In February 2021, we entered into an agreement with another independent contractor for the development of mobile and website applications to be used in conjunction with the Smart Shin Guard and the information and analysis it provides. The agreement contemplates the development of necessary features for these applications, including data transmission and display, user interfacing and notifications. We recently received the initial deliverables under this agreement with respect to the mobile phone application and are in the process of [further testing and preparing for consumer use, pending completion of other aspects of the Smart Shin Guard development process described elsewhere in this Report. For more information on these features, see “Applications and Uses.”
Applications and Uses
We plan to sell two versions of the Smart Shin Guard which will vary in terms of sophistication of features offered and target demographics of users:
Consumer Kit
The standard version which collects data and provides analysis on basic physical and performance metrics, including covered distance, instantaneous and average speed, movement and direction, acceleration and deceleration, kicking power, shot, pass, tackle, and header identification, and performance alerts.
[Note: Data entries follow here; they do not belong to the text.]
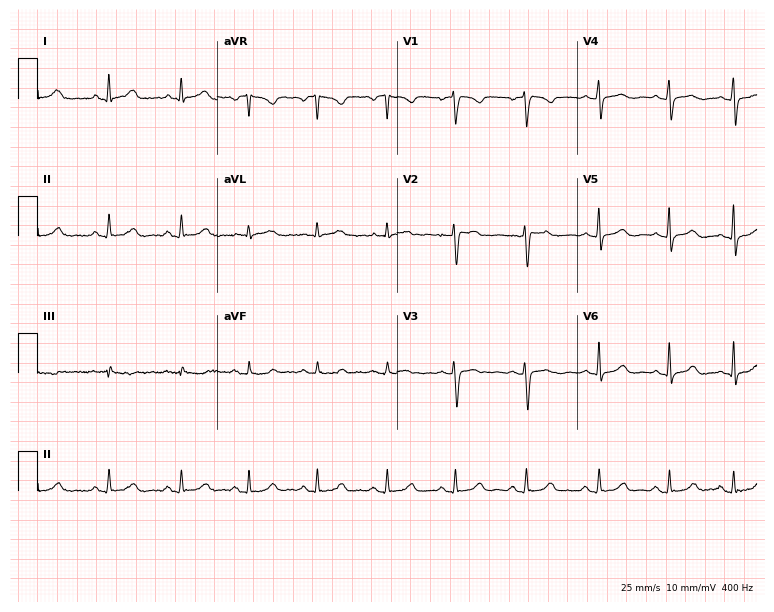
12-lead ECG from a 35-year-old female patient. Labelled as a normal ECG.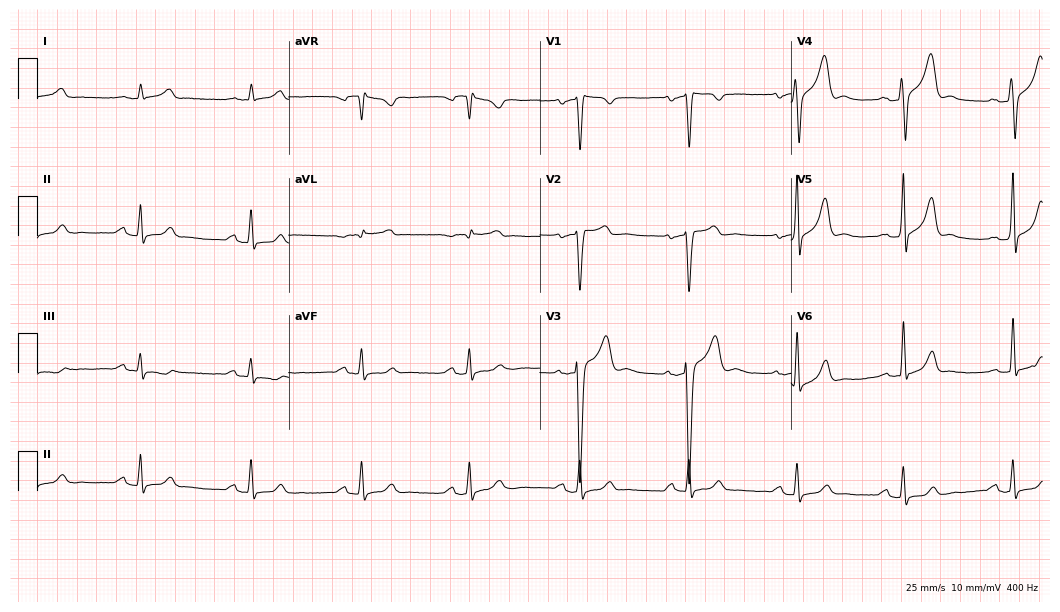
Electrocardiogram (10.2-second recording at 400 Hz), a 61-year-old man. Of the six screened findings (first-degree AV block, right bundle branch block, left bundle branch block, sinus bradycardia, atrial fibrillation, sinus tachycardia), none is recorded.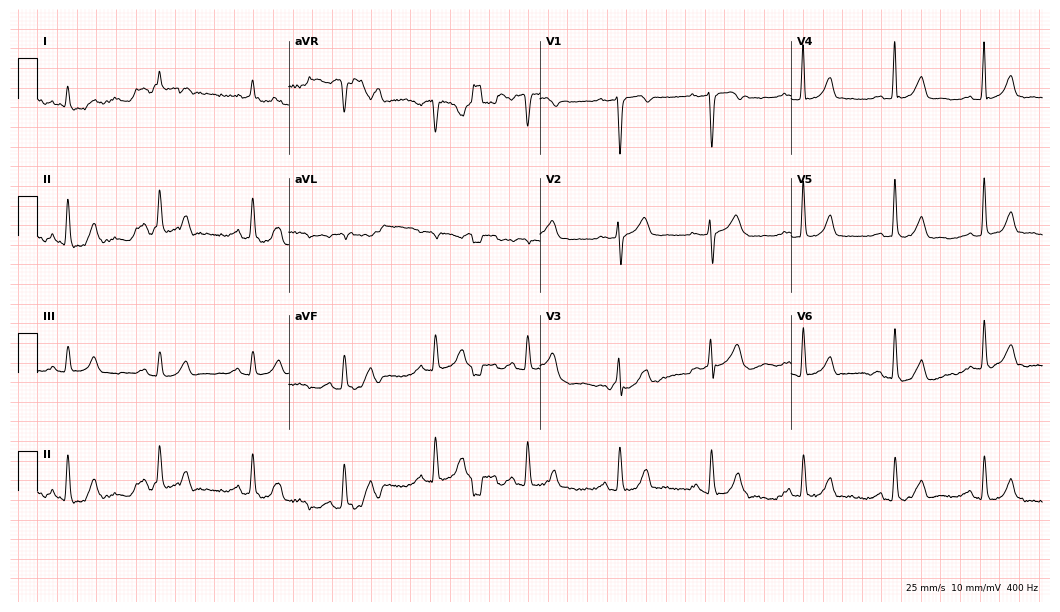
Standard 12-lead ECG recorded from a man, 80 years old. Read as a normal ECG.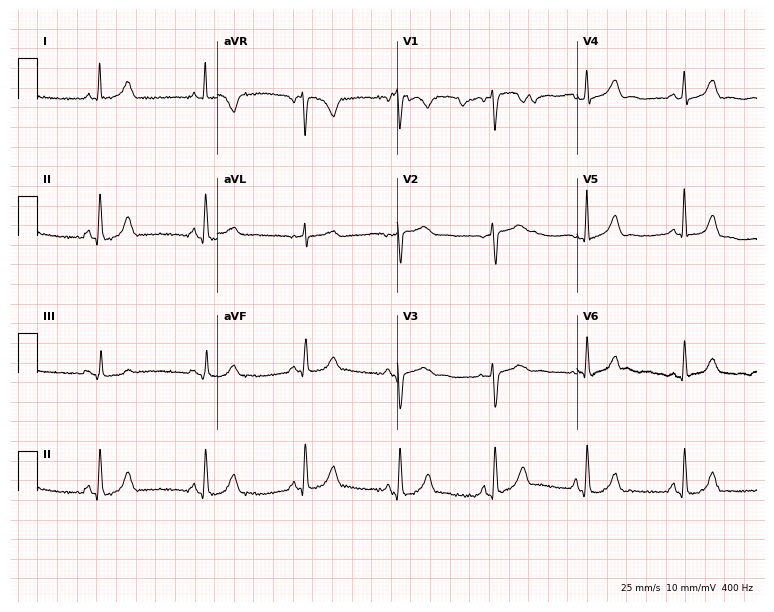
Electrocardiogram, a 40-year-old woman. Overall reading on record: normal ECG.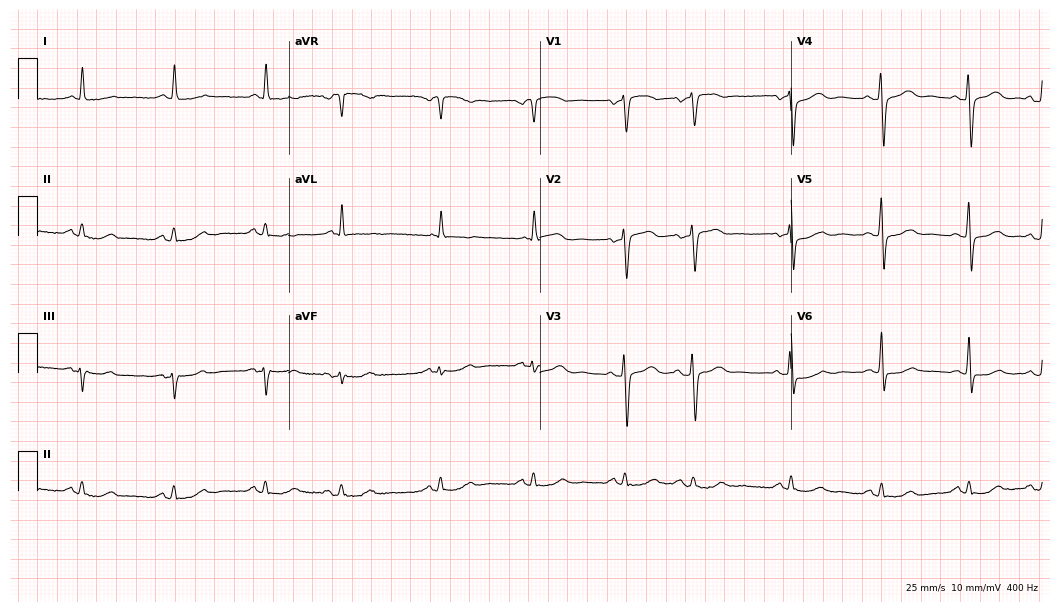
12-lead ECG from a female, 69 years old (10.2-second recording at 400 Hz). No first-degree AV block, right bundle branch block, left bundle branch block, sinus bradycardia, atrial fibrillation or sinus tachycardia recorded for this tracing. Other findings, if any, are not listed.

The consumer kit is designed for athletes at all levels ranging from casual players to amateur and professional athletes. The remote access to the information and analysis provided can be accessed by coaches, teammates, friends and family. We expect for the development of the consumer kit, including the corresponding smart phone application, to be completed before the more advanced professional kit described below.
Professional Kit
An advanced version which will be more sophisticated in terms of the types of data collected and the level of analysis and computation. In addition to the statistics available with the consumer kit, the professional kit allows users to collect information on calorie consumption, metabolic power, elevation distance, directional changes and angles, heart rate, positioning map, and team barycenter, which is the center of gravity of a game. The professional kit is designed for and will be marketed primarily toward professional athletes and teams. The development of the professional kit will be a longer process than the consumer kit due to factors including increased sophistication and technical complexity of the data collection and analysis capabilities, contractual terms and limitations in our human and capital resources.
Smart Phone Application
The Company is in the process of developing a smart phone application (“phone app”) for use by customers using the Smart Shin Guard. The phone app will function by receiving and displaying data collected and processed by the Smart Shin Guard. When developed, the phone app will be essential for use in connection with the consumer kit, to the extent such consumers intend to review and use the data provided in real time while training or playing in games. We have developed a prototype of the phone app for the consumer kit, and development for the professional kit, as well as additional continued efforts to improve the application generally, remain ongoing.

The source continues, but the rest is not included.